The President disclosed this on Tuesday via his official X handle during his ongoing State Visit to Ankara, Türkiye.

Tinubu said discussions with Turkish President Recep Tayyip Erdoğan focused on deepening bilateral relations and delivering tangible economic benefits for citizens of both countries.

“President Recep Tayyip Erdoğan and I reaffirmed our shared ambition, which speaks directly to jobs, investment and opportunity for our people,” the President said.

He said both leaders agreed on the need to expand trade volumes and remove structural barriers limiting business growth between Nigeria and Türkiye.

“We are creating a clear pathway to a five-billion-dollar trade volume between Nigeria and Türkiye,” Tinubu stated.

The President described the talks as practical and forward-looking, driven by mutual interests and shared regional and global responsibilities.

“Our conversations were practical and forward-looking: trade and investment, energy, education, defence cooperation, peace and security,” he said.

Tinubu announced the establishment of a Joint Economy and Trade Committee to drive implementation of agreements and attract fresh investments.

“The creation of a Joint Economy and Trade Committee will unlock new flows of capital,” the President noted.

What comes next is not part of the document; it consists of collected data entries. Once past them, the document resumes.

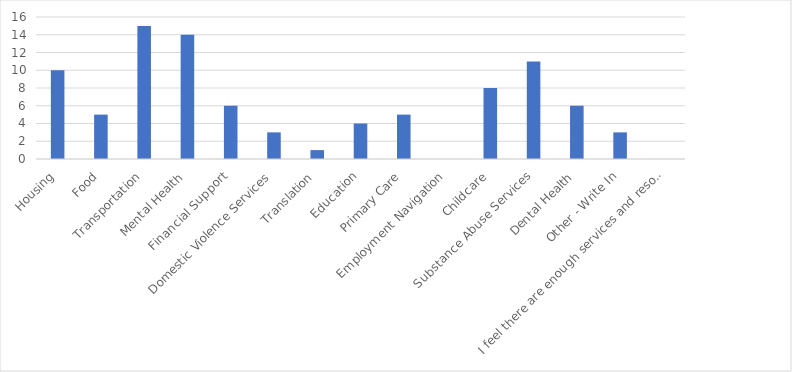
| Category | Number of Responses |
|---|---|
| Housing | 10 |
| Food | 5 |
| Transportation | 15 |
| Mental Health | 14 |
| Financial Support | 6 |
| Domestic Violence Services | 3 |
| Translation | 1 |
| Education | 4 |
| Primary Care | 5 |
| Employment Navigation | 0 |
| Childcare | 8 |
| Substance Abuse Services | 11 |
| Dental Health | 6 |
| Other - Write In | 3 |
| I feel there are enough services and resources to refer my patients/clients to. | 0 |
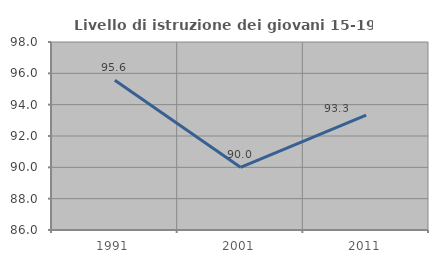
| Category | Livello di istruzione dei giovani 15-19 anni |
|---|---|
| 1991.0 | 95.556 |
| 2001.0 | 90 |
| 2011.0 | 93.333 |
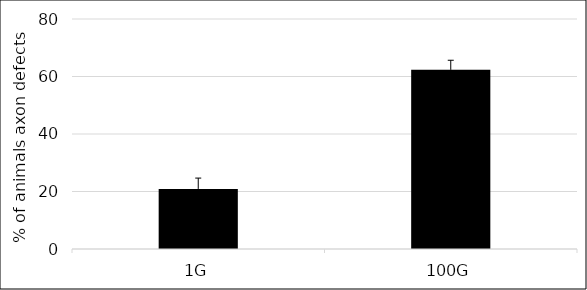
| Category | defect |
|---|---|
| 1G | 20.91 |
| 100G | 62.364 |
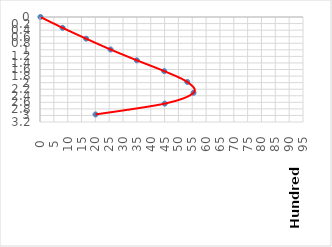
| Category | u |
|---|---|
| 16.652674645333057 | 0 |
| 815.9810576213198 | 0.33 |
| 1665.2674645333059 | 0.66 |
| 2547.859220735958 | 0.99 |
| 3497.061675519942 | 1.32 |
| 4487.895816917258 | 1.65 |
| 5320.5295491839115 | 1.98 |
| 5545.340656895908 | 2.31 |
| 4504.548491562592 | 2.64 |
| 2006.6472947626335 | 2.97 |

He said the committee would also support industrial growth, technology transfer and stronger private sector participation.

Tinubu welcomed President Erdoğan’s acknowledgement of Nigeria’s ongoing reforms, especially in the energy and investment sectors.

“I welcome President Erdoğan’s recognition of Nigeria’s reform momentum, particularly in the energy sector,” he said.

The President said the renewed confidence reflected Nigeria’s commitment to transparency, stability and sustainable economic growth.

“We are determined to build an economy that works for everyone, including the most vulnerable,” Tinubu added.

On regional security, Tinubu reaffirmed Nigeria’s responsibility to promote peace and stability across Africa.

“Nigeria will continue to play its role in peace and stability in Africa,” the President said.

He said Türkiye’s expertise in counter-terrorism and defence cooperation would strengthen collective responses to emerging security threats.

“Türkiye’s experience and readiness to cooperate in training, intelligence sharing and counter-terrorism strengthen our resolve,” he stated.

Tinubu said nine bilateral agreements were exchanged at the end of the meetings between both leaders.

The agreements cover defence, education, media cooperation, diaspora policy, trade facilitation, social development and institutional collaboration.

“Nigeria remains open for serious partnership. Open to trade without barriers, ideas, skills and investment that create value and shared prosperity,” he said.

Tinubu reaffirmed Nigeria’s commitment to inclusive growth, peaceful coexistence and active global engagement.

“We are building an inclusive economy. We are strengthening peace. Nigeria will continue to engage the world with confidence and clarity,” Tinubu said.